**Work instructions:**
Starting at the line that holds "Siegmund Hoffmann Stolperstein Duisburg", reproduce each line exactly up to and including the last line of the records below. Pictures stay out.

(Stored items)

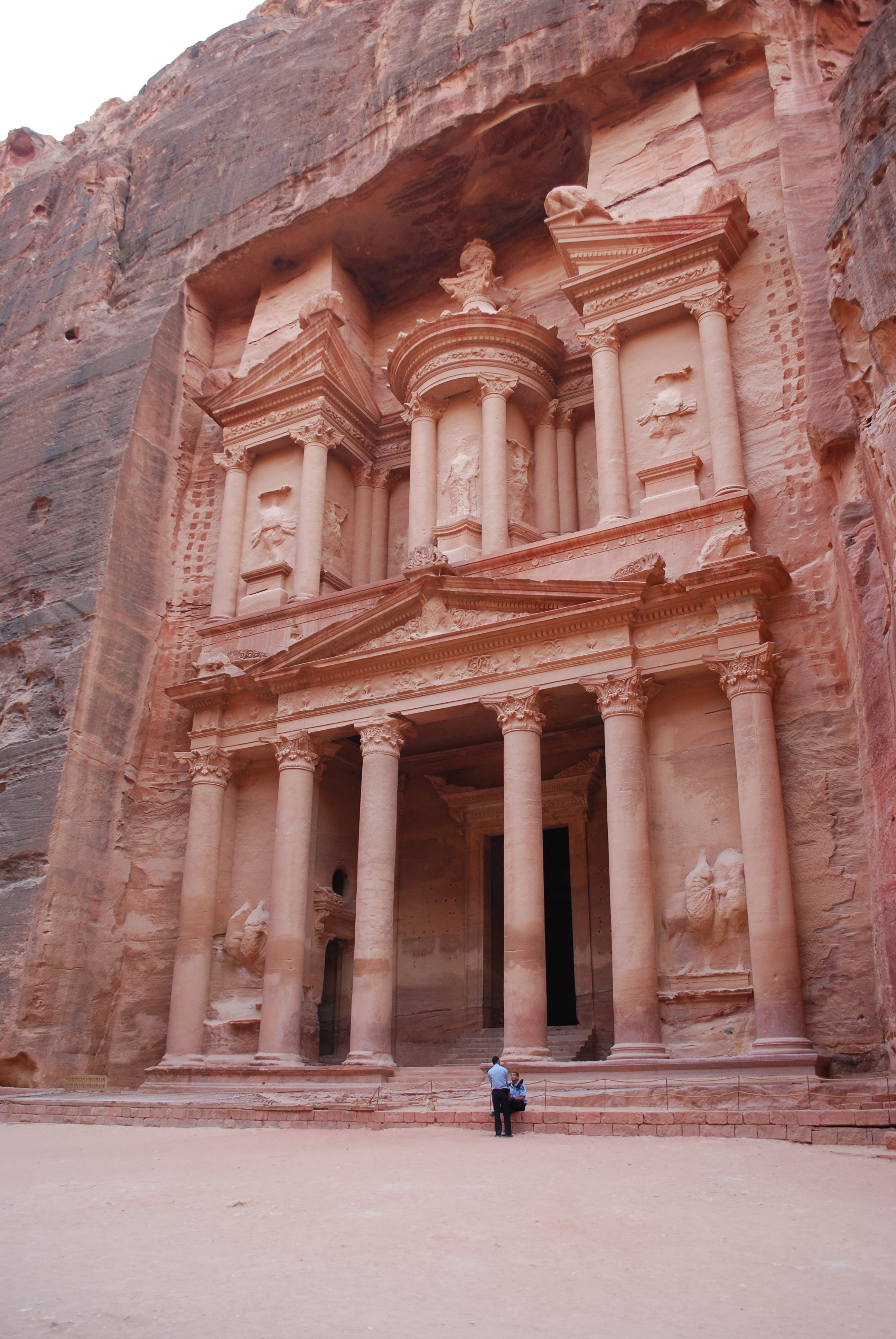 Al Khazneh.
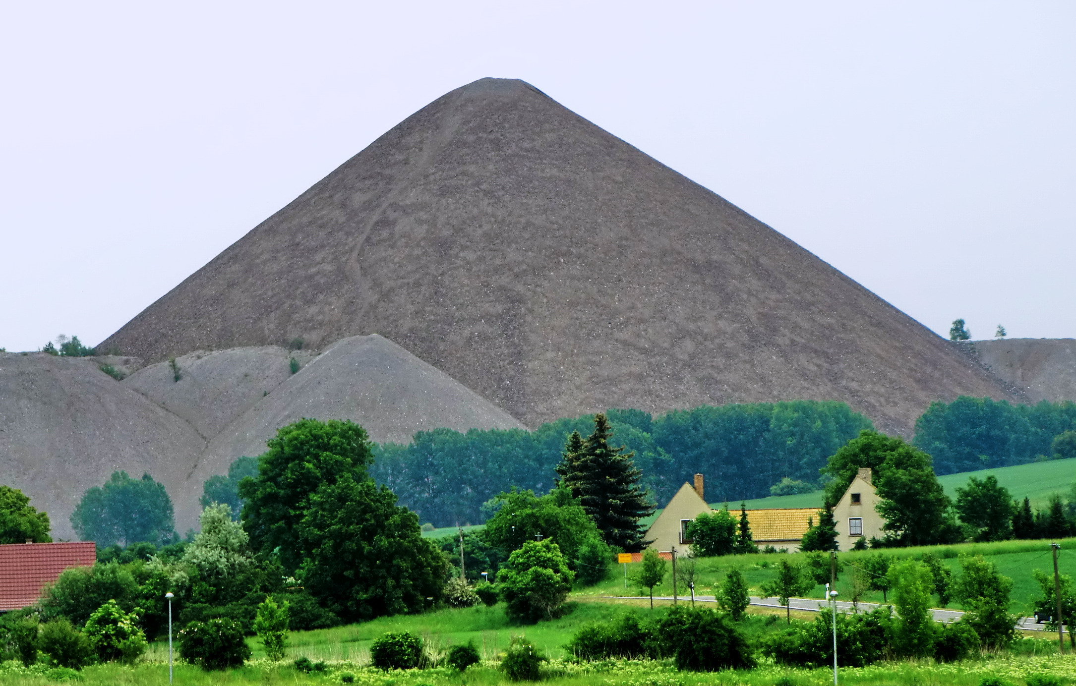 Abraumhalde des Kupferbergbaus bei Volkstedt
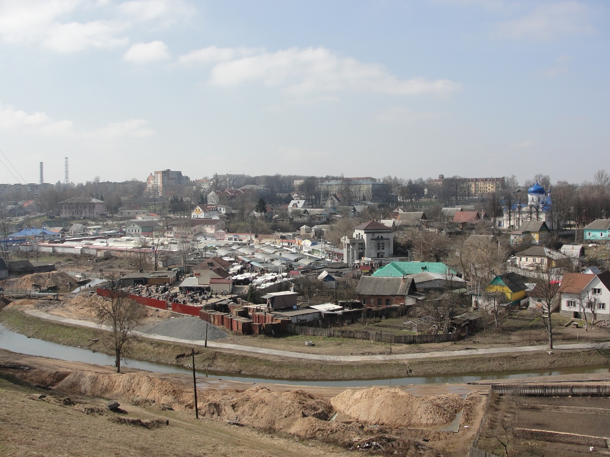 Быховский рынок
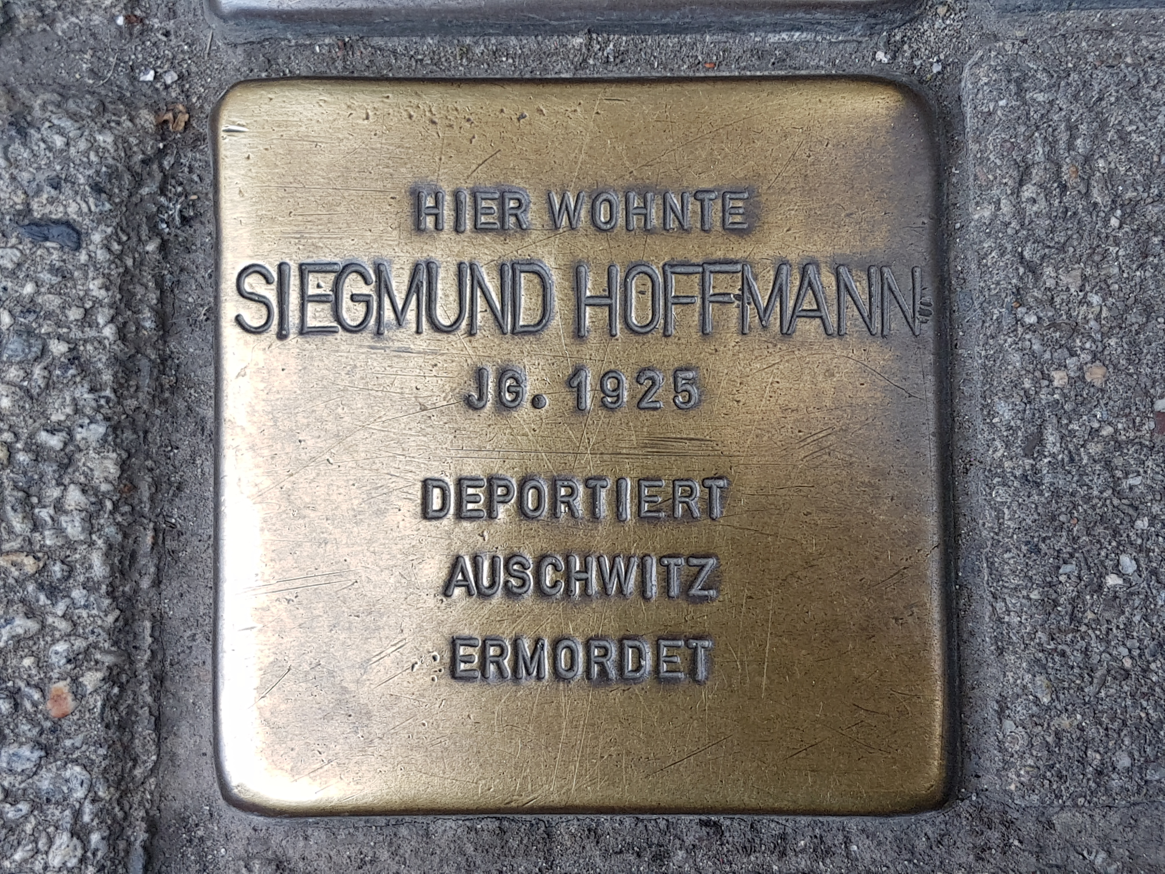 Siegmund Hoffmann Stolperstein Duisburg
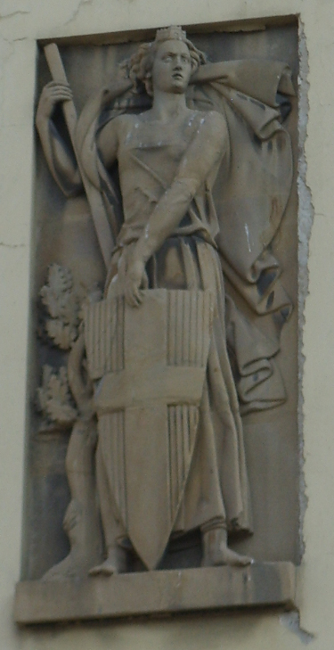 Caserma della Scuola allievi ufficiali dei Carabinieri, bassorilievo con figura femminile e stemma carabinieri
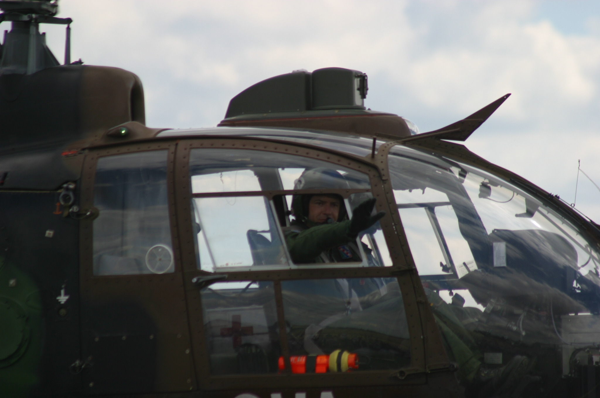 Détail coupe cable sur hélicoptère Gazelle
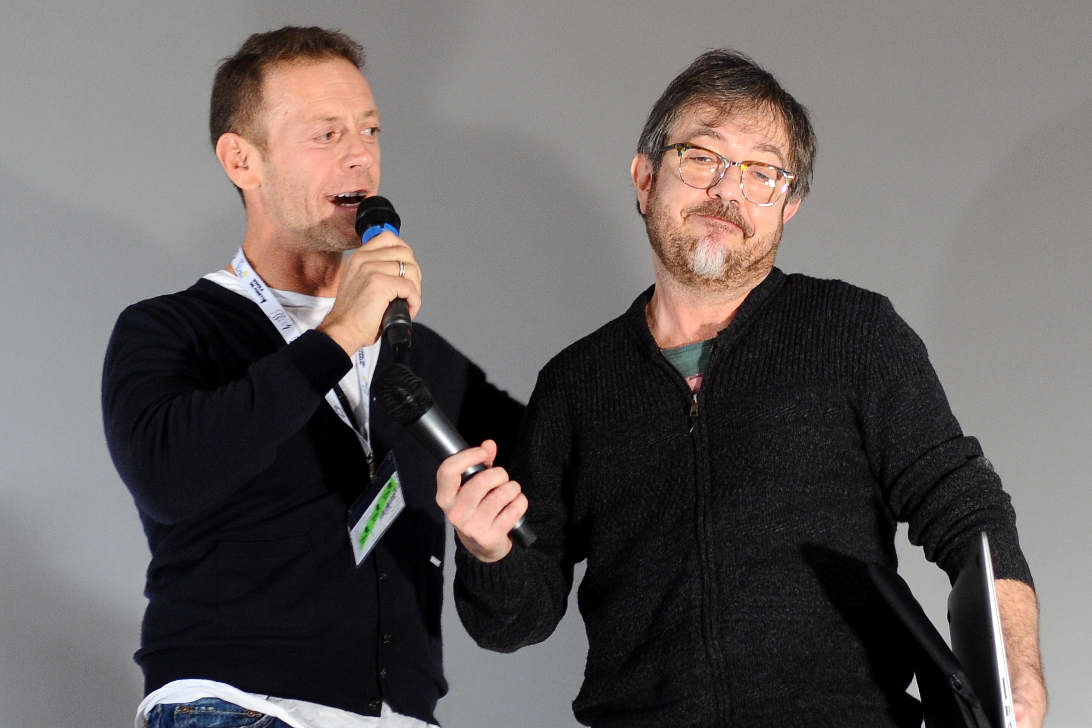 Rocco Siffredi e Rocco Tanica a Lucca Comics & Games 2016. Incontro "Rocco vs Rocco" al Cinema Astra.
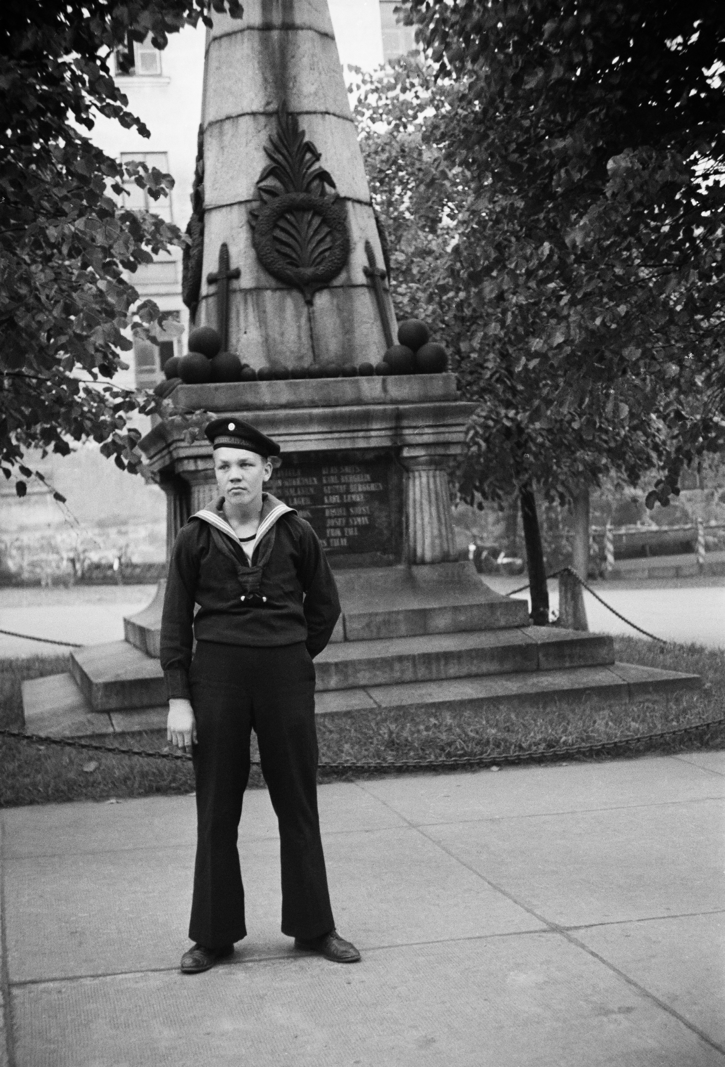 Merisotilas, joka seisoo Gornyi Dubnjakin (Gornij Dubnjakin) taistelun muistomerkin edessä Kaartin kasarmin pihalla (nyk. puolustusministeriön päärakennus); negatiivi, nitraatti, mv
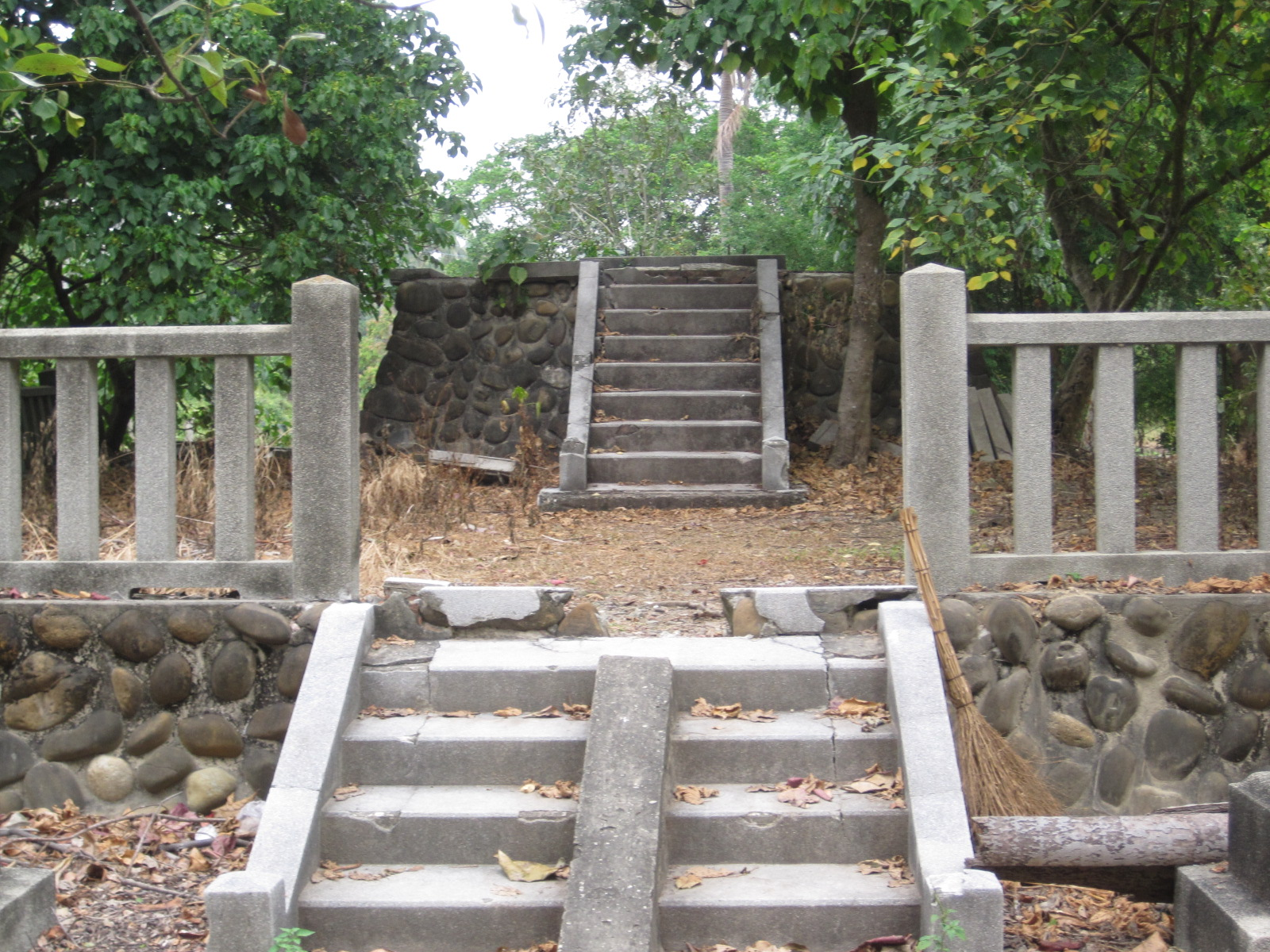 三崁店神社基壇。
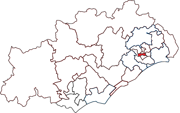 Situation du canton dans le département de l'Hérault
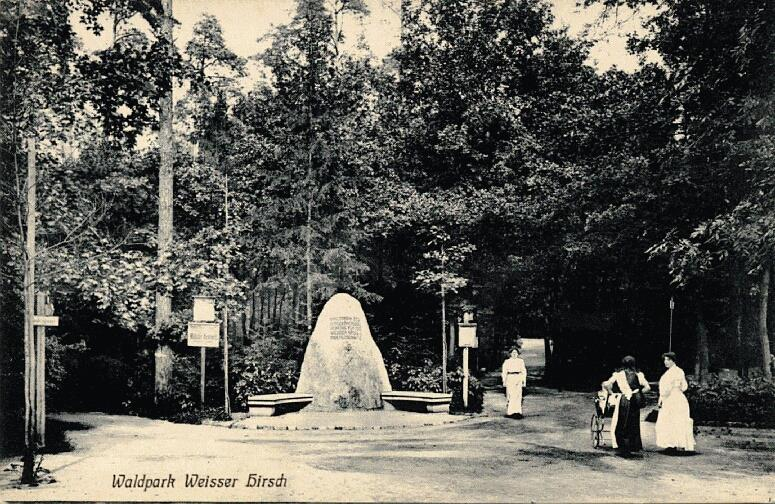 Waldpark Weißer Hirsch, Dresden, 1910

**Expected answer:**
 Siegmund Hoffmann Stolperstein Duisburg
 Caserma della Scuola allievi ufficiali dei Carabinieri, bassorilievo con figura femminile e stemma carabinieri
 Détail coupe cable sur hélicoptère Gazelle
 Rocco Siffredi e Rocco Tanica a Lucca Comics & Games 2016. Incontro "Rocco vs Rocco" al Cinema Astra.
 Merisotilas, joka seisoo Gornyi Dubnjakin (Gornij Dubnjakin) taistelun muistomerkin edessä Kaartin kasarmin pihalla (nyk. puolustusministeriön päärakennus); negatiivi, nitraatti, mv
 三崁店神社基壇。
 Situation du canton dans le département de l'Hérault
 Waldpark Weißer Hirsch, Dresden, 1910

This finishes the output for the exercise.